遺跡の地上部分は、一応広間になっていて、広間の奥に地下への階段が口を開けているという趣だ。
「見ろよ、ユッキー。熊らしき何かの石像がたくさんだ。やっぱりあれ動いて襲いかかって来るって」
「いやいや、見てよ、あちこちにあるクモの巣。絶対クモ型モンスターが出て来るって……出て来て欲しいわけではないからそこんとこよろしくぅ!」
それぞれお互いの予想を補強しながら、地下へと踏み出す。
カッツンカッツン良い音を響かせていくと、陽の光も徐々に届かなくなり、底から這い上がって来るような闇が俺達を包みこむ。
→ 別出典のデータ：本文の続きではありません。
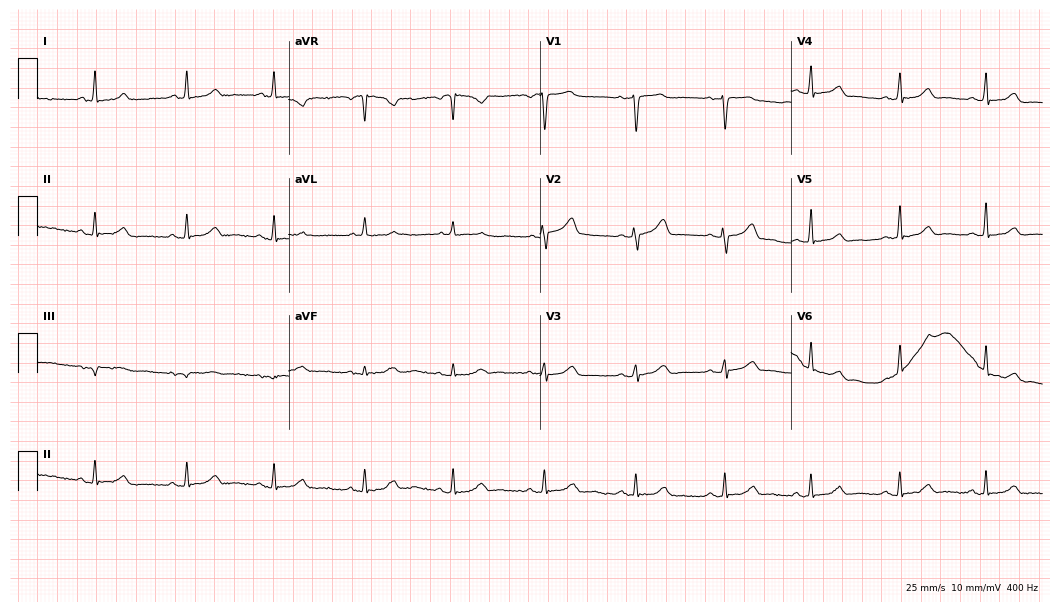
12-lead ECG from a 64-year-old woman (10.2-second recording at 400 Hz). Recorded interpretation: within normal limits.

不吉な予感に、俺は片手をあげて、これ以上進むことを止める。
「ユッキー、灯りが必要なエリアだこれ」
松明的な物がないと、見えなくなるまで暗くなる予感がする。
当然ながら、金欠の上、遺跡探索の予定がなかった俺はそんなもの持っていないぞ。
「え、それは考えてなかったよ。ええと……いや、大丈夫! シャロンさんが用意してくれてるはずだよ! 唸れ、あたしのアイテムリスト!」
「そうだね。ユッキーの用意より、シャロンさんの商売だね。リストから探すのは、松明とか、ランタンとか?」
「魔法的なやつが良いなー。一度起動させれば手で持ってなくても大丈夫なの」
「いやー、そんな便利なのあるか?」
夜の森でさえ灯りが必要なかったのだ。
このゲームは基本的に、暗くて見えない、という状況は発生しない設計だ。それが必要になったということは、これはその不便さを強要するイベントの可能性が高い。
「あ、あったあった。じゃじゃーん、松明!」
ポケットに手を入れてアイテムリストを見ていたユッキーが取り出したのは、普通の松明だった。
「残念、常に持っていなきゃ駄目そうな松明だね」
「そうだと思った。……いや、待って、なんでこっちに差し出すの?」
ほら使えよ、とばかりにユッキーが松明を突き出して来たので、両腕をクロスさせて拒否する。
「やっぱダメ?」
「徒手空拳で前衛を張る俺に、片手をふさげと?」
「後衛の鞭使いに片手をふさげと?」
「さっき片手で鞭振ってたじゃん」
「うん、システムアシストのおかげで普通にできるんだな、これが」
「じゃあいいじゃん。ユッキーが放つ光で俺達の行く先を照らしてくれよ」
まあ、光は松明から出ているんだけど、ユッキー自身が光属性の明るさを持っているから、そういう魂的なシンフォニーもあるよ、多分。
「……なんかカッコイイね、それ」
「せやろ。で、その代わりと言うか、ちゃんと前衛で守ってやるから」
「んっ、連続でカッコイイこと言うじゃん。あたし畳みかけられちゃうよ? 絶対守ってよね、マウス」
「ああ、だから、お前は安心して松明持ちながら鞭を振ってくれ」
「そこで甘い言葉を言えたら、男爵令嬢がときめいちゃったんだけどな?」
でも、鞭を振るうでしょ?
真実に即した発言を心掛けているだけだよ。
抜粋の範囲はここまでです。